Publicacao/Comunicacao
Intimação
Apelação Cível Nº 5022494-22.2025.4.02.5101/RJ
RELATOR: Desembargador Federal RICARDO PERLINGEIRO
APELANTE: ELAINE DOS SANTOS DE MARCA PEDRAS (EMBARGANTE)
ADVOGADO(A): FELIPE GANTUS CHAGAS DA SILVA (OAB RS119964)
APELANTE: PRATICA COMERCIAL E SERVICOS LTDA (EMBARGANTE)
ADVOGADO(A): FELIPE GANTUS CHAGAS DA SILVA (OAB RS119964)
APELADO: CAIXA ECONÔMICA FEDERAL - CEF (EMBARGADO)
EMENTA
APELAÇÃO CÍVEL. EMBARGOS À EXECUÇÃO. REVISÃO CONTRATUAL. PACTA SUNT SERVANDA. LEI 10.931/2004. VALIDADE DO AVAL. CONSUMIDOR. TAXA DE JUROS. ENCARGOS ILEGAIS. ABUSIVIDADE. NÃO CARACTERIZAÇÃO.

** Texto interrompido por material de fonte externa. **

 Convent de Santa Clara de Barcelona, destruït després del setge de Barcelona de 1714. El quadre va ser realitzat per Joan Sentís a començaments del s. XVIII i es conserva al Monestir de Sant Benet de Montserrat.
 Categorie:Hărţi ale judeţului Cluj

1. Apelação cível interposta contra a sentença que, nos autos dos embargos à execução, julga improcedente os pedidos, nos termos do art. 487, I, do CPC. Cinge-se a controvérsia em definir a possibilidade jurídica de revisão dos contratos objeto da lide.

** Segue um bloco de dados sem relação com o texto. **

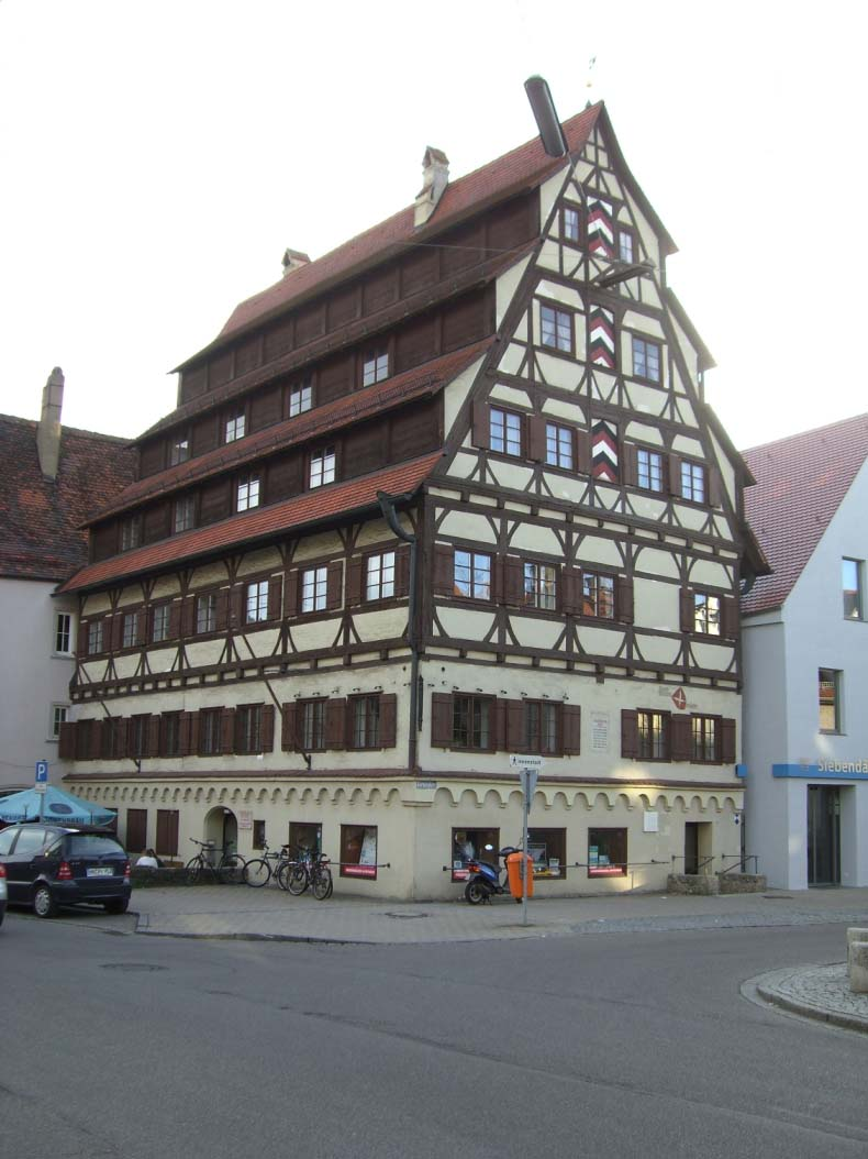 Das Siebendächerhaus in Memmingen von der Seite

2. O ordenamento jurídico, em matéria contratual, vige o princípio da autonomia da vontade atrelado ao pacta sunt servanda, o que impede a revisão contratual pelo Poder Judiciário quando inexiste descumprimento ou ilegalidade nas cláusulas avençadas.
3. A cédula de crédito bancário consiste em título executivo extrajudicial e representa dívida em dinheiro, certa, líquida e exigível, seja pela soma nela indicada, seja pelo saldo devedor demonstrado em planilha de cálculo, ou nos extratos da conta corrente, elaborados conforme previsto no § 2º do referido dispositivo, nos termos do art. 28 da lei 10.931/2004. Precedente: TRF2, 5ª Turma Especializada, AC 5001079-90.2024.4.02.5109, Rel. Des. Fed. RICARDO PERLINGEIRO, DJe 23.05.2025.

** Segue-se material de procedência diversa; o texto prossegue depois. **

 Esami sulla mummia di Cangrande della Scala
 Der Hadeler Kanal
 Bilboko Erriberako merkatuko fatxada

4. O Superior Tribunal de Justiça, em sede de julgamento de recurso repetitivo, submetido ao regime do art. 1036 CPC/15, nos termos do acórdão proferido nos autos do REsp 1291575, consolidou o entendimento no sentido de que "a Cédula de Crédito Bancário é título executivo extrajudicial, representativo de operações de crédito de qualquer natureza, circunstância que autoriza sua emissão para documentar a abertura de crédito em conta corrente, nas modalidades de crédito rotativo ou cheque especial. O título de crédito deve vir acompanhado de claro demonstrativo acerca dos valores utilizados pelo cliente, trazendo o diploma legal, de maneira taxativa, a relação de exigências que o credor deverá cumprir, de modo a conferir liquidez e exequibilidade à Cédula" (STJ, 2ª Seção, REsp 1291575, Rel. Min. LUIS FELIPE SALOMÃO, DJe 2.9.2013).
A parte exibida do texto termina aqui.